🤖 AI Summary
To address inefficient management in aeroponic systems caused by delayed detection of water stress and plant diseases, this study develops an intelligent experimental greenhouse system integrating Internet of Things (IoT) and deep learning. The system employs multi-source environmental sensors for real-time monitoring and closed-loop control of temperature, humidity, and nutrient solution flow rate.
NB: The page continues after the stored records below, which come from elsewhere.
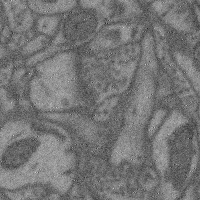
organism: Mouse
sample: Cerebral cortex
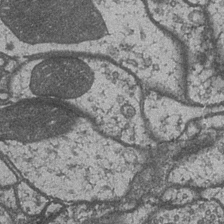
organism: Drosophila
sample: Optic medulla
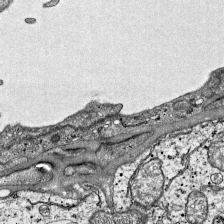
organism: Mouse
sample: Visual Cortex
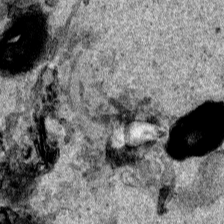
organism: Human
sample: Mitochondria in HCT116 cells
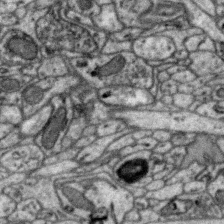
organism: Zebra finch
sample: Brain
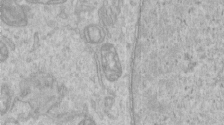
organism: Human
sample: Centriole in RPE cells
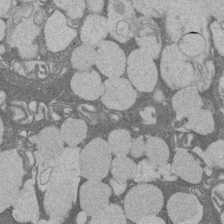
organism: Rat
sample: Salivary granule
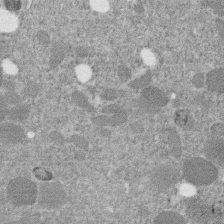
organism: C. elegans
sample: C. elegans embryo early stage

A lightweight, VGG-19–based image recognition model is proposed for end-to-end detection of drought stress and rust disease on geranium leaves. Experimental results demonstrate a classification accuracy of 92%, outperforming InceptionV3 and InceptionResNetV2, while offering superior timeliness and consistency compared to human expert assessment. This work pioneers the first fully automated “perceive–analyze–decide–act” pipeline in aeroponics, establishing a reusable AIoT paradigm for smart controlled-environment agriculture.
📝 Abstract
Controlling environmental conditions and monitoring plant status in greenhouses is critical to promptly making appropriate management decisions aimed at promoting crop production. The primary objective of this research study was to develop and test a smart aeroponic greenhouse on an experimental scale where the status of Geranium plant and environmental conditions are continuously monitored through the integration of the internet of things (IoT) and artificial intelligence (AI). An IoT-based platform was developed to control the environmental conditions of plants more efficiently and provide insights to users to make informed management decisions. In addition, we developed an AI-based disease detection framework using VGG-19, InceptionResNetV2, and InceptionV3 algorithms to analyze the images captured periodically after an intentional inoculation. The performance of the AI framework was compared with an expert's evaluation of disease status. Preliminary results showed that the IoT system implemented in the greenhouse environment is able to publish data such as temperature, humidity, water flow, and volume of charge tanks online continuously to users and adjust the controlled parameters to provide an optimal growth environment for the plants. Furthermore, the results of the AI framework demonstrate that the VGG-19 algorithm was able to identify drought stress and rust leaves from healthy leaves with the highest accuracy, 92% among the other algorithms.